## [ASSIGNMENT]
Only the pictures are to be dropped, and the rest of the data should be copied exactly.

## [COLLECTED MATERIAL]
══════
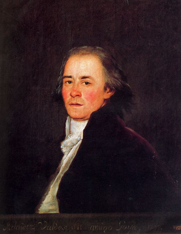 Portrait of Juan Meléndez Valdés (1754-1817), Spanish writer
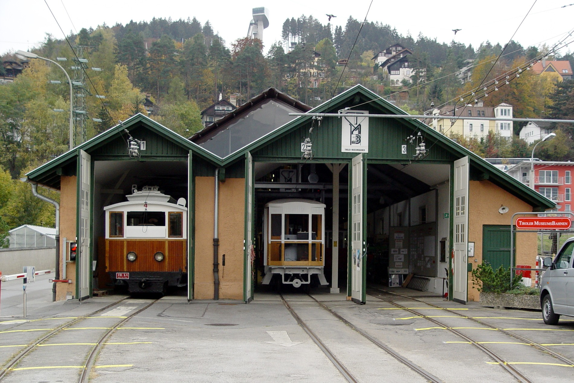 Remise der Stubaitalbahn heute - Museumsremise der Tiroler Museumsbahnen This media shows the remarkable cultural object in the Austrian state of Tyrol listed by the Tyrolean Art Cadastre with the ID 68583. (on tirisMaps, pdf, more images on Commons, Wikidata)
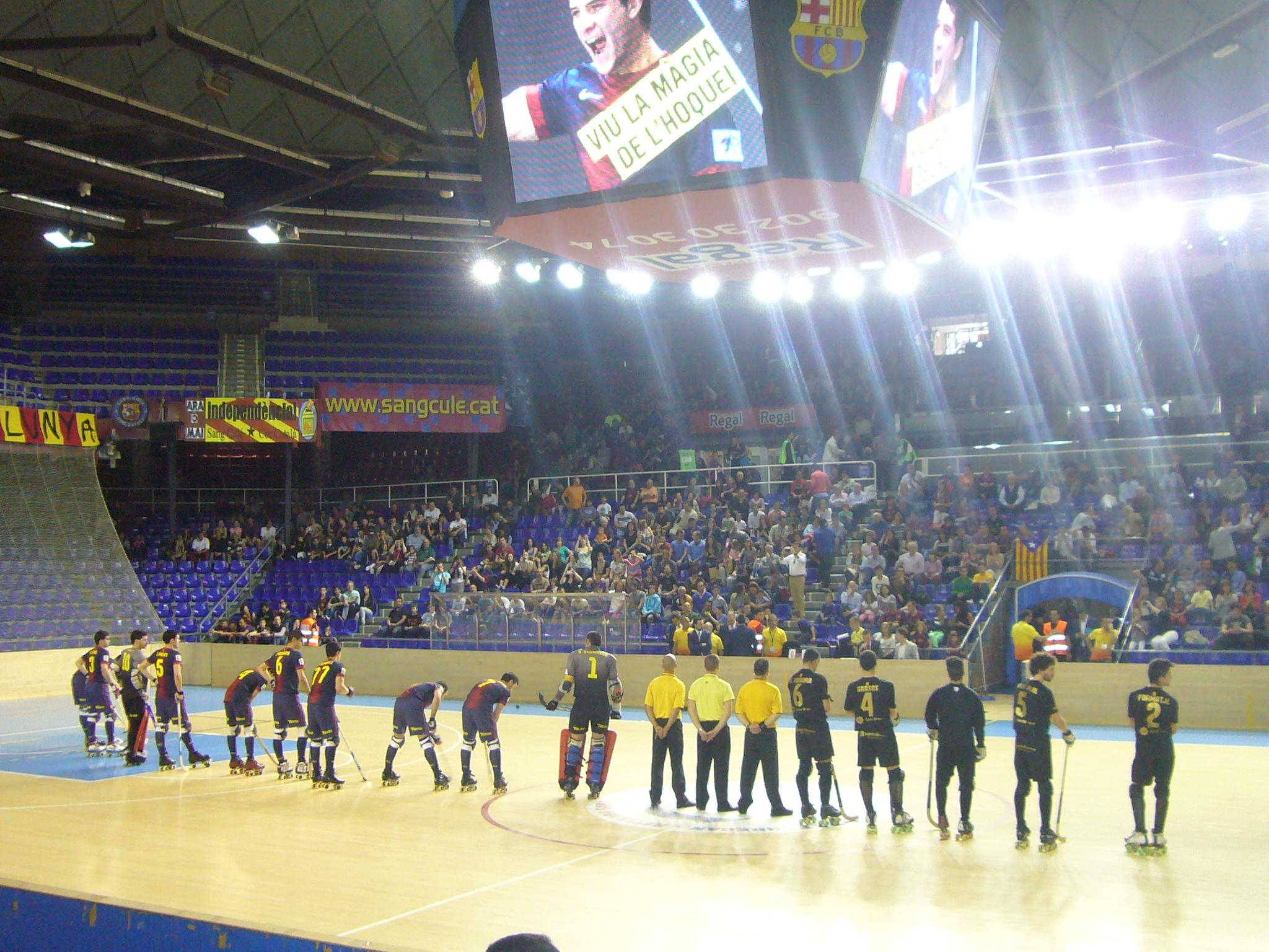 Hoquei patins - FC Barcelona 7 - 2 Sather Blanes, al Palau Blaugrana
══════
## [SOLUTION]
 Portrait of Juan Meléndez Valdés (1754-1817), Spanish writer
 Remise der Stubaitalbahn heute - Museumsremise der Tiroler Museumsbahnen This media shows the remarkable cultural object in the Austrian state of Tyrol listed by the Tyrolean Art Cadastre with the ID 68583. (on tirisMaps, pdf, more images on Commons, Wikidata)
 Hoquei patins - FC Barcelona 7 - 2 Sather Blanes, al Palau Blaugrana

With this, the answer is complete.